L’ONG Handicap International refuse de s’astreindre à «l’obligation du fichage ethnique de ses employés» imposé par le gouvernement du Burundi

L’ONG Handicap International refuse de s’astreindre à «l’obligation du fichage ethnique de ses employés» imposé par le gouvernement du Burundi

09/01/2019

L’ONG Handicap International a annoncé lundi via une ferme déclaration, son refus réfléchi de s’astreindre à «l’obligation du fichage ethnique de ses employés».

 

En conséquence, elle met la clé sous paillasson, côté Bujumbura après plus de 25 ans d’activités fort utiles dans le pays.

 

Présente au Burundi depuis 1992, cette organisation ne s’estime plus en mesure de mener ses projets en raison des décisions du gouvernement burundais vis-à-vis des ONG internationales, notamment « l’obligation du fichage ethnique de ses employés ».

« Handicap International a tenté de répondre aux demandes du gouvernement dans le respect des principes humanitaires et de ses valeurs, et engagé des discussions avec lui dans ce sens, sans arriver à trouver de solution », a déclaré Nathalie Blin en charge de communication.

 

« Lors d’une entrevue le 24 décembre 2018, le Ministère de l’Intérieur burundais a confirmé que les conditions posées par le gouvernement étaient « non négociables » et qu’à défaut de les satisfaire d’ici au 31 décembre 2018, Handicap International ne serait pas autorisée à reprendre ses activités».

 

L’association tire les conséquences de cette situation, et ferme à grand regret son programme au Burundi, après vingt-six ans de présence et d’intervention dans les domaines de la santé, la réadaptation, l’éducation, la protection, l’insertion socio-économique et l’appui aux associations.
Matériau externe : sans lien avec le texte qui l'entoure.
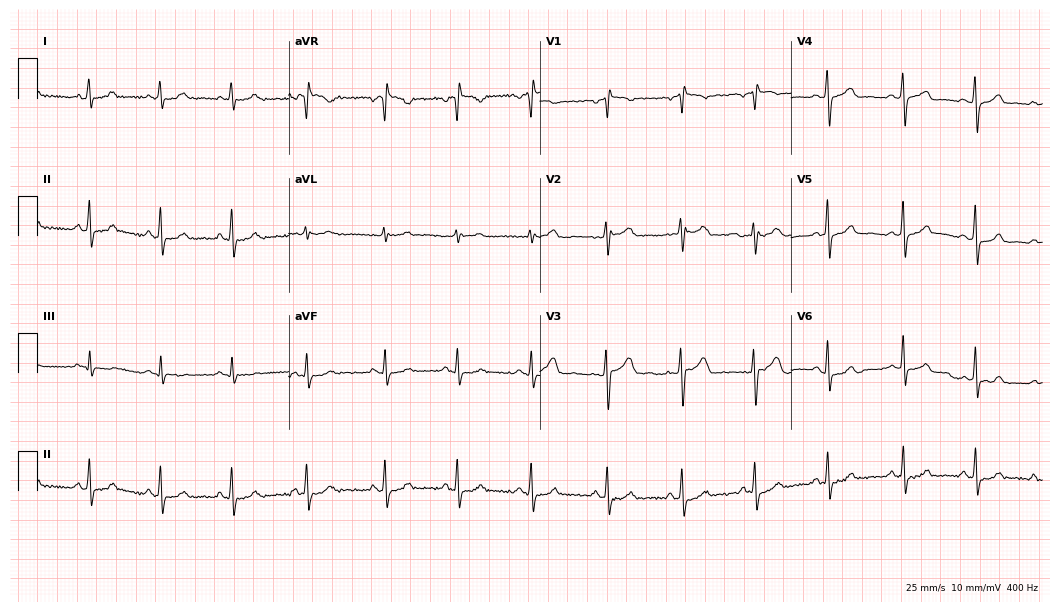
Resting 12-lead electrocardiogram. Patient: a female, 42 years old. None of these six findings is recorded: first-degree AV block, right bundle branch block (RBBB), left bundle branch block (LBBB), sinus bradycardia, atrial fibrillation (AF), sinus tachycardia.

L’association déplore le fait que les capacités d’action des ONG se réduisent de plus en plus dans ce pays qui compte parmi les plus pauvres du monde, au détriment des populations burundaises les plus vulnérables.

 

 Handicap International est une association de solidarité internationale indépendante, qui intervient depuis 35 ans dans les situations de pauvreté et d’exclusion, de conflits et de catastrophes.

 

Fin septembre dernier, le Conseil national de sécurité du Burundi a ordonné la suspension des activités de toutes les Organisations non gouvernementales (ONG) étrangères pour une période de trois mois en vue de vérifier leur "conformité à la loi et au règlement en vigueur au Burundi".

 

A peine 80 ONG (sur 131 enregistrées avant la mesure gouvernementale) ont accepté de se plier aux conditions absurdes édictées par Bujumbura pour exclure les tutsis de leurs postes au sein des ONG étrangères.

 

Selon des observateurs, Bujumbura veut renforcer le contrôle visant les ONG étrangères, principal source de devises dans le pays après la suspension par les partenaires occidentaux de l'aide budgétaire directe au gouvernement.

En janvier 2017, le gouvernement a mis en place une nouvelle loi régissant les ONG étrangères. Elle prévoit notamment un strict contrôle de leurs finances, des frais administratifs et des quotas ethniques dans le recrutement du personnel (60% de Hutu et 40% de Tutsi, comme dans l'administration).

 

Le Burundi a plongé dans une grave crise, émaillée de violences, depuis le dépôt de la candidature du président Pierre Nkurunziza en avril 2015 pour un troisième mandat.

 

En juillet de la même année, Nkurunziza avait remporté ce mandat, en violation de la Constitution et de l'accord d'Arusha qui a mis fin à la guerre civile de 1993-2006, selon l'opposition, la société civile et une partie de son propre camp.

Ces violences ont déjà fait des milliers de morts et poussé plus de 500 mille personnes à fuir le pays.